Dual Effects of VEGF-C Producing TAMs

Associate Professor Charlotte Rolny at the Department of Oncology-Pathology and colleagues have studied a special type of TAMs that produces a substance called VEGF-C. This substance is known to affect the formation of new lymphatic vessels in tumors, which can facilitate the transport of cancer cells to other organs. However, the researchers discovered that TAMs that express VEGF-C have a dual effect: they reduce the spread of breast cancer to the lungs but increase the spread to the lymph nodes at the same time.

Clinical Implications and Mechanisms

The researchers also examined this relationship in clinical data from patients with breast cancer.

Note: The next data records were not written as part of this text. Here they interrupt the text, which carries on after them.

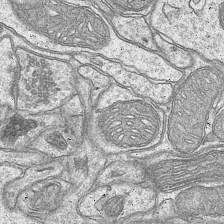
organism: Mouse
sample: CA1 Hippocampus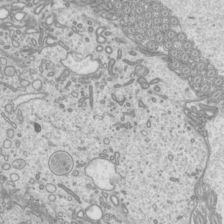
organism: Mouse
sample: Cilia; mouse epididymis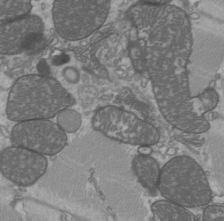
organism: C57BL Mouse
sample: Heart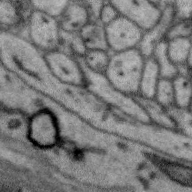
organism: Zebra finch
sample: Brain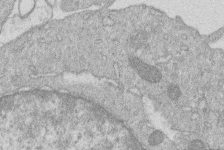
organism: Human
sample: Macrophage cells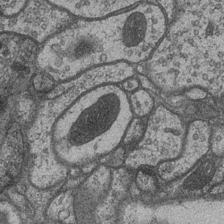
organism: Drosophila
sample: Optic medulla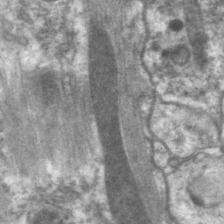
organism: C. elegans
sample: Pharynx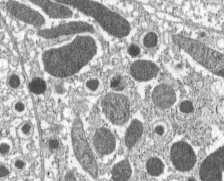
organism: C57BL Mouse
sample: Pancreatic islet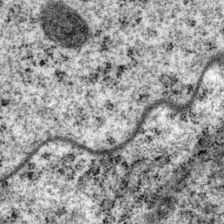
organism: P. pacificus
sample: Pharynx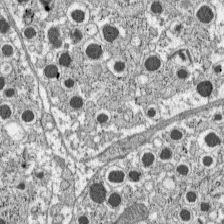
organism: C57BL Mouse
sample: Pancreatic islet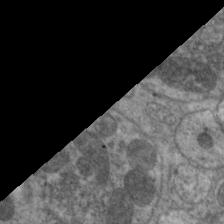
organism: C. elegans
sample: Pharynx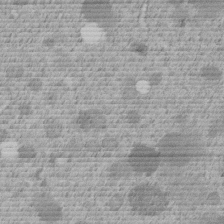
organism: C. elegans
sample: C. elegans embryo early stage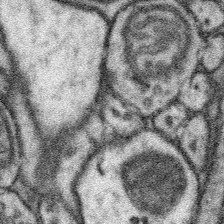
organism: Mouse
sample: Somatosensory cortex neuropil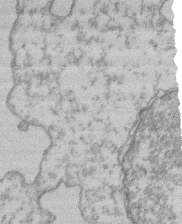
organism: Mouse
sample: T cell stromal cell synapse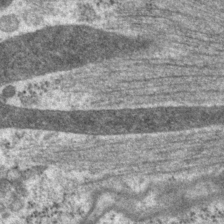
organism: P. pacificus
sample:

They found that the presence of VEGF-C-positive TAMs was linked to a lower severity of the disease. It seems, therefore, that these TAMs are not only helpers of metastasis, but also strategic directors, who steer the cancer cells to less harmful routes.

How do these TAMs do this? The researchers suggest two possible mechanisms. First, VEGF-C-expressing TAMs normalize the tumor’s blood vessels, so that they become more organized and less leaky. Second, these macrophages stimulate lymphangiogenesis, that is, the formation of new lymphatic vessels, which facilitate the spread of cancer cells to the lymph nodes.

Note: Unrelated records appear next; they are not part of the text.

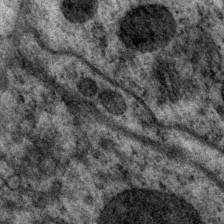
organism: P. pacificus
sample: Pharynx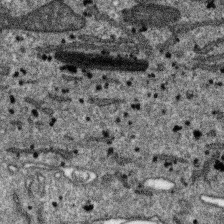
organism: Human
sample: Lung epithelial cells infected with SARS-CoV-2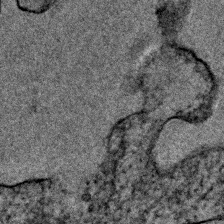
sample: Trachea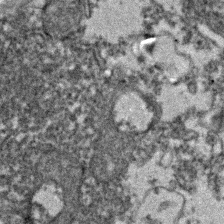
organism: Zebrafish
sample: Zebrafish embryo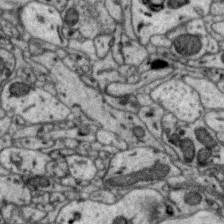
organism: Zebra finch
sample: Brain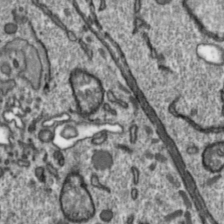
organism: Toxoplasma gondii
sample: Parasites in a vacuole inside a host cell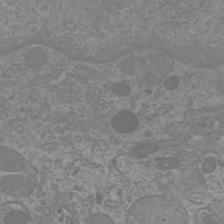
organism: Mouse
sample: Cortical neurons

Conclusion and Therapeutic Potential

In summary, the paradoxical role of VEGF-C-expressing TAMs shows a fine-tuned orchestration within the tumor environment. Rather than merely facilitating metastasis, these macrophages emerge as strategic directors, who influence the destination of cancer cells. Understanding this process offers potential insights for therapeutic interventions, possibly by exploiting the paradox to prevent metastasis or redirect it to less harmful routes.

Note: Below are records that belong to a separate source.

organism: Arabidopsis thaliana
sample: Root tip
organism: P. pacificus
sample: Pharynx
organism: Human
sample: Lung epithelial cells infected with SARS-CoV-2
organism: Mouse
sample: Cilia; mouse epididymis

Reference: “VEGF-C-expressing TAMs rewire the metastatic fate of breast cancer cells” by Kaveri Banerjee, Thomas Kerzel, Tove Bekkhus, Sabrina de Souza Ferreira, Tatjana Wallmann, Majken Wallerius, Laura-Sophie Landwehr, Dennis Alexander Agardy, Nele Schauer, Anna Malmerfeldt, Jonas Bergh, Margarita Bartish, Johan Hartman, Arne Östman, Mario Leonardo Squadrito and Charlotte Rolny, 1 December 2023, Cell Reports.
DOI: 10.1016/j.celrep.2023.113507

The research was mainly funded by the Swedish Research Council, the Swedish Cancer Society, and Radiumhemmet’s research funds.